Posting ini merangkum beberapa pembelajaran saat bekerja dengan implementasi Word2Vec Spark. Anda mungkin juga tertarik dengan postingan sebelumnya “Masalah yang dihadapi dengan Spark ml Wod2Vec

Pelajaran 1: GetVectors Word2Vec Spark mengembalikan penyematan unik

Seperti disebutkan di bagian 2, fungsi transformasi bertujuan untuk mengembalikan vektor kata-kata dalam kalimat tertentu. Jika Anda menginginkan model terlatih yang sebenarnya, dan oleh karena itu kata unik untuk representasi vektor, Anda harus menggunakan fungsi getVectors

Pelajaran 2: Lebih banyak partisi == lebih cepat == lebih sedikit kualitas

Ada keseimbangan yang perlu Anda tentukan antara implementasi yang cepat vs implementasi yang berkualitas baik. Memiliki lebih banyak partisi Word2Vec berarti data dipisahkan ke dalam banyak keranjang yang lebih kecil, sehingga kehilangan konteks kata di keranjang lain. Data hanya dikumpulkan pada akhir iterasi. Oleh karena itu, Anda tidak ingin membagi data Anda menjadi terlalu banyak partisi. Namun, Anda juga tidak ingin kehilangan paralelisme — lagipula Anda menggunakan spark karena Anda ingin komputasi terdistribusi. Bermain-main dengan total partisi — nilai yang tepat untuk parameter ini akan berbeda tergantung masalahnya. Ingat juga bahwa lebih sedikit partisi berarti lebih sedikit paralelisme dan karenanya algoritma lebih lambat.

Pelajaran 3: Lebih banyak iterasi == lebih sedikit kecepatan == lebih banyak kualitas

Seperti disebutkan dalam pelajaran 2, data dari berbagai partisi dikumpulkan pada akhir setiap iterasi. Memiliki lebih banyak iterasi berarti lebih banyak konteks dari berbagai wadah dan lebih banyak waktu pelatihan. Artinya, semakin banyak iterasi dapat memberikan hasil yang lebih baik, namun berdampak pada waktu berjalannya algoritme.

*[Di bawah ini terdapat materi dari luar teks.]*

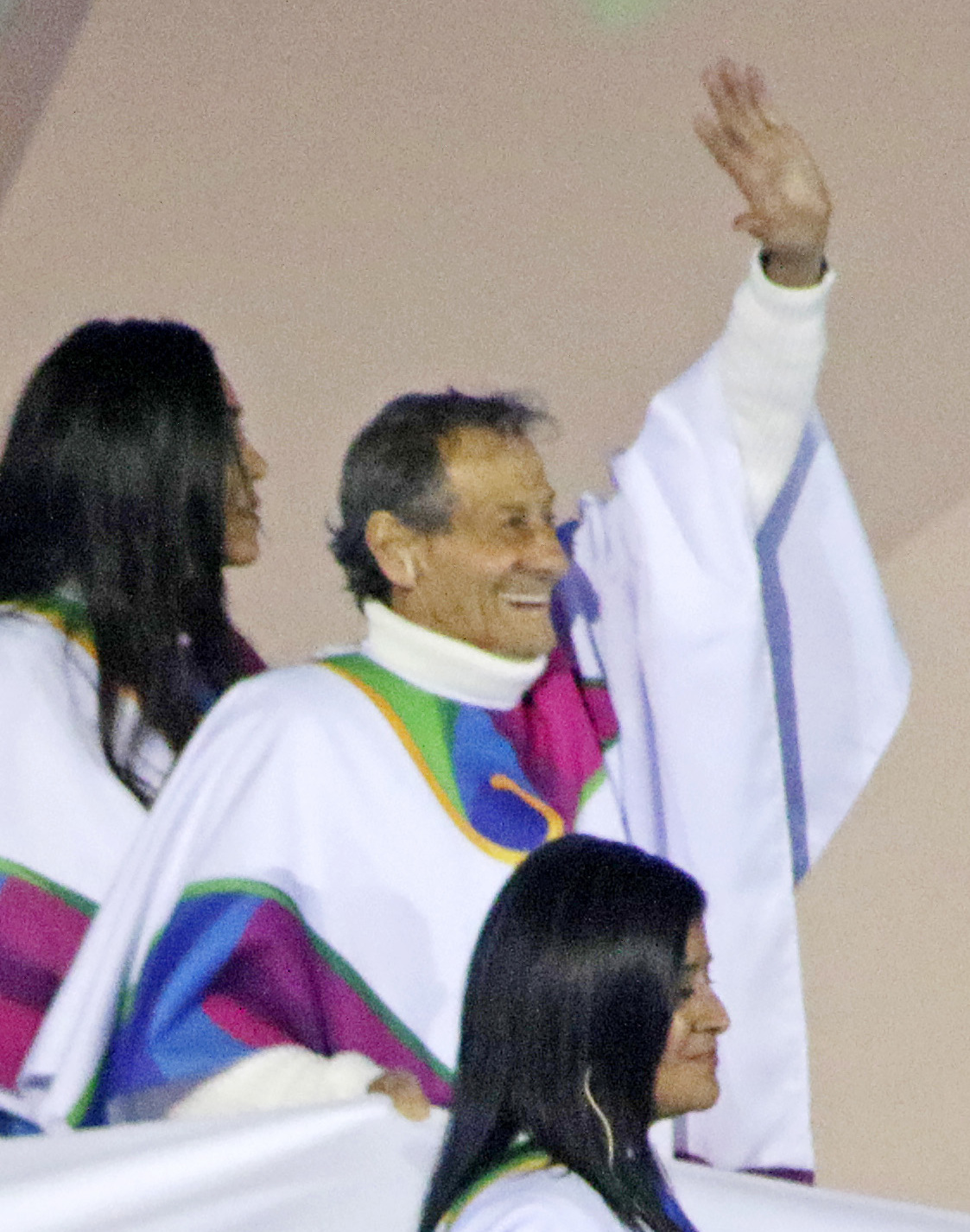 Ceremonia de inauguración de los Juegos Panamericanos Lima 2019
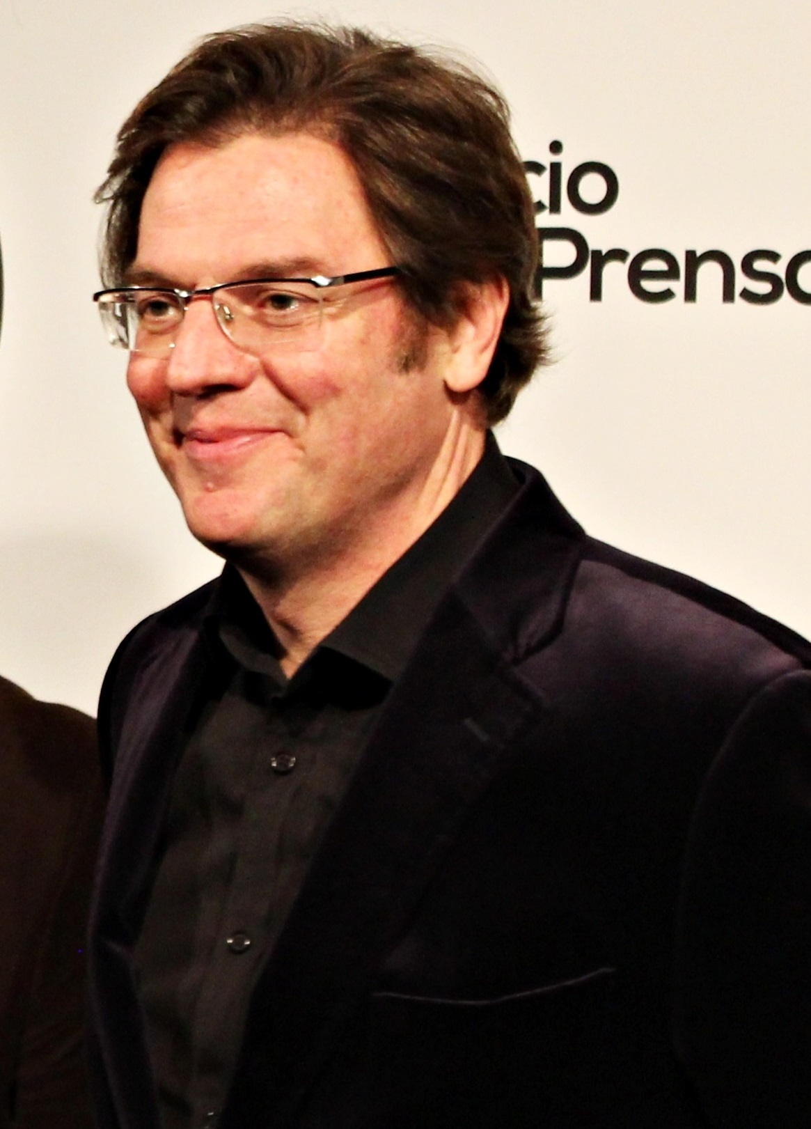 Detalle de una fotografía mayor en la que aparece el productor de cine español Álvaro Longoria en la 74 edición de las Medallas del Círculo de Escritores Cinematográficos en la que competía su película Campeones.

Pelajaran 4: Algoritme pembelajaran mesin memerlukan banyak perangkat keras

Ini mungkin tidak mengejutkan, tetapi tetap layak untuk disebutkan. Anda menggunakan algoritme pembelajaran mesin pada kluster terdistribusi dan Anda tetap harus memberikan 1 hal lebih banyak memori, yaitu driver Anda.

Pelajaran 5: Simpan sesuatu ke parket

Mengapa? kompresi data efisien yang dibuat untuk menangani data massal menyebabkan lebih sedikit masalah memori.

Pelajaran 6: Spark ml Word2Vec tidak dapat diolok-olok

Jika Anda menulis tes untuk pekerjaan Spark Anda, yang seharusnya Anda lakukan, Anda mungkin akan mencoba meniru penerapan Word2Vec Spark karena tidak bersifat deterministik. Anda akan segera disambut oleh pesan kesalahan yang menyatakan bahwa Word2Vec tidak dapat ditiru. Anda kemudian akan segera mengetahui bahwa ini adalah kelas terakhir di perpustakaan ml. Untuk menyiasatinya, Anda dapat menggabungkan panggilan Anda ke Word2Vec dalam suatu fungsi dan memasukkannya ke dalam fungsi yang Anda uji.

Awalnya diterbitkan di intothe depthsofdataengineering.wordpress.com pada 26 Juni 2017.